Summary4 min read

Cybersecurity Headlines – March 17, 2026

Host: Sarah Lane
Episode Focus: Major global cyber incidents, the rise of AI-powered scams, and key vulnerabilities affecting organizations and critical infrastructure.

Episode Overview

This episode delivers a brisk roundup of the most pressing cybersecurity stories of the day, highlighting notable breaches, scam tactics, vulnerability warnings, and legal/regulatory developments.
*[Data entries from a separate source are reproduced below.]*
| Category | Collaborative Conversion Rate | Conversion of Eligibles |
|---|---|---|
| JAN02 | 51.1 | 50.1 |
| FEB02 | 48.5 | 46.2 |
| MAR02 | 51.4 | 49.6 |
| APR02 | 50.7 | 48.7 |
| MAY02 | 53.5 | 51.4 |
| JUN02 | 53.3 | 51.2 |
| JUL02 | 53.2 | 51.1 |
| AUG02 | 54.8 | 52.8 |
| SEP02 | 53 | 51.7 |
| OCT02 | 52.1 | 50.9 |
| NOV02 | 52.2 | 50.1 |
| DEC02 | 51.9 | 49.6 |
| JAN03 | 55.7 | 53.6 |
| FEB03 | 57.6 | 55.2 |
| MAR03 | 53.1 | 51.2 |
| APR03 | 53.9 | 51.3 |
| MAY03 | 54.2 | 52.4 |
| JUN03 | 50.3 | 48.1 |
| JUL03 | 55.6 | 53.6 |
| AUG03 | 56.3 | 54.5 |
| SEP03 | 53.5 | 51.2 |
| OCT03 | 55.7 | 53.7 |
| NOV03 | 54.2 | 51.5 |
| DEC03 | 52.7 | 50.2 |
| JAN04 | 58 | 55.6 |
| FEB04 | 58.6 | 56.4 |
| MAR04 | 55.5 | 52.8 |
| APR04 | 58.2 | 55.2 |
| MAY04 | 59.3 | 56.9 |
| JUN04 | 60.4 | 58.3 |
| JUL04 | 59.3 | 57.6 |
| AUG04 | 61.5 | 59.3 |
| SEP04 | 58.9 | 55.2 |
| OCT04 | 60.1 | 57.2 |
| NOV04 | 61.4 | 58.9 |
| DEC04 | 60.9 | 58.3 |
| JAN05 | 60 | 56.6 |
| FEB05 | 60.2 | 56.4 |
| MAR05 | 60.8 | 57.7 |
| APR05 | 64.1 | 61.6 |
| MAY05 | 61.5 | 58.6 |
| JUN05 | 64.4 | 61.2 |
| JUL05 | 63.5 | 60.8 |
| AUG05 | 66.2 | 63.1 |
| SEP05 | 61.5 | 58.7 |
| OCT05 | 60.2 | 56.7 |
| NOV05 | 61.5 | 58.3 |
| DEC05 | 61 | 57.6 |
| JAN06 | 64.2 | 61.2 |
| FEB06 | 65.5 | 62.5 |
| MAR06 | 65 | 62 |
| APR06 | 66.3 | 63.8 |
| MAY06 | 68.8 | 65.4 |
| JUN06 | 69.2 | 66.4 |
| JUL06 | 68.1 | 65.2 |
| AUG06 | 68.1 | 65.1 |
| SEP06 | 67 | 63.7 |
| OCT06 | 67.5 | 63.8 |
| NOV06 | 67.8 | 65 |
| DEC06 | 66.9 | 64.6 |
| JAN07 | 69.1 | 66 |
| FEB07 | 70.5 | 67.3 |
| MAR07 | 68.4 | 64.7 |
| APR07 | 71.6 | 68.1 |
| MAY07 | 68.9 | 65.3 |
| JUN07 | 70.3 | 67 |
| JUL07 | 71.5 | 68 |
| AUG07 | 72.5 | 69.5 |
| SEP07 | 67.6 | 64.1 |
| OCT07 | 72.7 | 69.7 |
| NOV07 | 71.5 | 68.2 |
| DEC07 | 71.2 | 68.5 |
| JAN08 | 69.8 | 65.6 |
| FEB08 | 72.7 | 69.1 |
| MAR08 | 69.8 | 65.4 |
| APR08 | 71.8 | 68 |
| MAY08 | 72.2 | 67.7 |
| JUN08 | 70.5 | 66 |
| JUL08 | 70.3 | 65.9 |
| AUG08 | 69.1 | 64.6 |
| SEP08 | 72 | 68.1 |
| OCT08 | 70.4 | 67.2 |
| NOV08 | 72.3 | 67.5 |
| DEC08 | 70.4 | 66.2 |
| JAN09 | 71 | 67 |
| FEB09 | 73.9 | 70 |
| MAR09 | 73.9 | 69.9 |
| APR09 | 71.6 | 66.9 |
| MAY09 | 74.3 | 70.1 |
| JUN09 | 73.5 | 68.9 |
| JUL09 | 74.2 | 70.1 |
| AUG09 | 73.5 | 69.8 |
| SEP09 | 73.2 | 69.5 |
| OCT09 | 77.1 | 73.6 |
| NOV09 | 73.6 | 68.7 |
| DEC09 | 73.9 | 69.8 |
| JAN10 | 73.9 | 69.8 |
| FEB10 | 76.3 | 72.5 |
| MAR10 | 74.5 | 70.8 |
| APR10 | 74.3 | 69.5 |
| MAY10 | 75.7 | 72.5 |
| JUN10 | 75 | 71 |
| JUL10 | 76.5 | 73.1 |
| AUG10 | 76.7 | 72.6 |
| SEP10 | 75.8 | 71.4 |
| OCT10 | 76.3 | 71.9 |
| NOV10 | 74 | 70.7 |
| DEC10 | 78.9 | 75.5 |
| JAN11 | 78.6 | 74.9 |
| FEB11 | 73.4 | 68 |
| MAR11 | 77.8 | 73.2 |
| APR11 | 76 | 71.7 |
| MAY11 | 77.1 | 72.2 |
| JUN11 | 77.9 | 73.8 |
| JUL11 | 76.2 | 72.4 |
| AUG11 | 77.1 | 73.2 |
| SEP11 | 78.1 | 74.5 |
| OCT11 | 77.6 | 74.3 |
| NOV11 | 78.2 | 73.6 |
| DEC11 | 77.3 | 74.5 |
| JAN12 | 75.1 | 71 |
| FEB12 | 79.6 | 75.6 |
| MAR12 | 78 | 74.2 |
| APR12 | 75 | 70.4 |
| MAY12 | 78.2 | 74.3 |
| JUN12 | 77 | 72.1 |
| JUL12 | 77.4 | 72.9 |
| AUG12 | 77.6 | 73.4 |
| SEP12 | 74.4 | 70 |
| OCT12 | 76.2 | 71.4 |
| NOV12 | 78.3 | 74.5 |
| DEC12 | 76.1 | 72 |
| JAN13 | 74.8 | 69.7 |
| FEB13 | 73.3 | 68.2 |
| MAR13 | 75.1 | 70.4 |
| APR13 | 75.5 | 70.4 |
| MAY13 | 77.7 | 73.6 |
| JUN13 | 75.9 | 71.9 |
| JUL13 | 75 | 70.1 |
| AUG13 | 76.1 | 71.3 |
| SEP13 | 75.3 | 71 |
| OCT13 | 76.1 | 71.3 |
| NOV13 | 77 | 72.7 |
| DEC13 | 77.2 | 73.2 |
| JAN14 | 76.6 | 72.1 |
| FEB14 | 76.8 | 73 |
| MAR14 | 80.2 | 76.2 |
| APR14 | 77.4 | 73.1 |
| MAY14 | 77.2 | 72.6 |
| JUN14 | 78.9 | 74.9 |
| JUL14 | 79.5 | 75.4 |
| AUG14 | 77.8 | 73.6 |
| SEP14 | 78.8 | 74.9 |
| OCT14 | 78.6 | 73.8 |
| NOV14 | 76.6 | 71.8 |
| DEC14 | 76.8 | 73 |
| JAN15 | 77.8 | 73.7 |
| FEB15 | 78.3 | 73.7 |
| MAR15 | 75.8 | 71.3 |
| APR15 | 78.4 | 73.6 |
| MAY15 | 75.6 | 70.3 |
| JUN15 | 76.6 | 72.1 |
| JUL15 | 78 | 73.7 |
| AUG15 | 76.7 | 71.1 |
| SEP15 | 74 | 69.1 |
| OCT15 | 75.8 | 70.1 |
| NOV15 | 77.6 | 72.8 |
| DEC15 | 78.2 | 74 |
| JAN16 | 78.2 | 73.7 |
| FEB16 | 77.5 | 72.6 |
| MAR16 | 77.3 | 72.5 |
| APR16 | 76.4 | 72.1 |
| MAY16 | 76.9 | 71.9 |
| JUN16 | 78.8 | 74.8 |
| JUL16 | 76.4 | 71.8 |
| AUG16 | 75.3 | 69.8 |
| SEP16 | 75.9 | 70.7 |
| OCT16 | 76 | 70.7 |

The central themes concern the surge in cybercrime amid geopolitical tensions, evolving and targeted scam techniques using AI, and urgent security flaws affecting vital technology platforms.

Key Discussion Points & Insights

1. Stryker Hospital Tools: Safe Amid Internal Systems Attack

[00:06] Medical device maker Stryker experienced a cyberattack disrupting its internal systems and electronic ordering for a week.
Attackers used Microsoft Intune's remote wipe feature to reset thousands of company devices, leading to factory closures and manual order processing.
Investigation: Likely compromise of high-level admin accounts; attribution claimed by Iranian-aligned HANDELA group, but not confirmed by Stryker.
Sarah Lane: "Stryker said its hospital equipment and connected products remained safe after a cyberattack disrupted internal systems..." [00:09]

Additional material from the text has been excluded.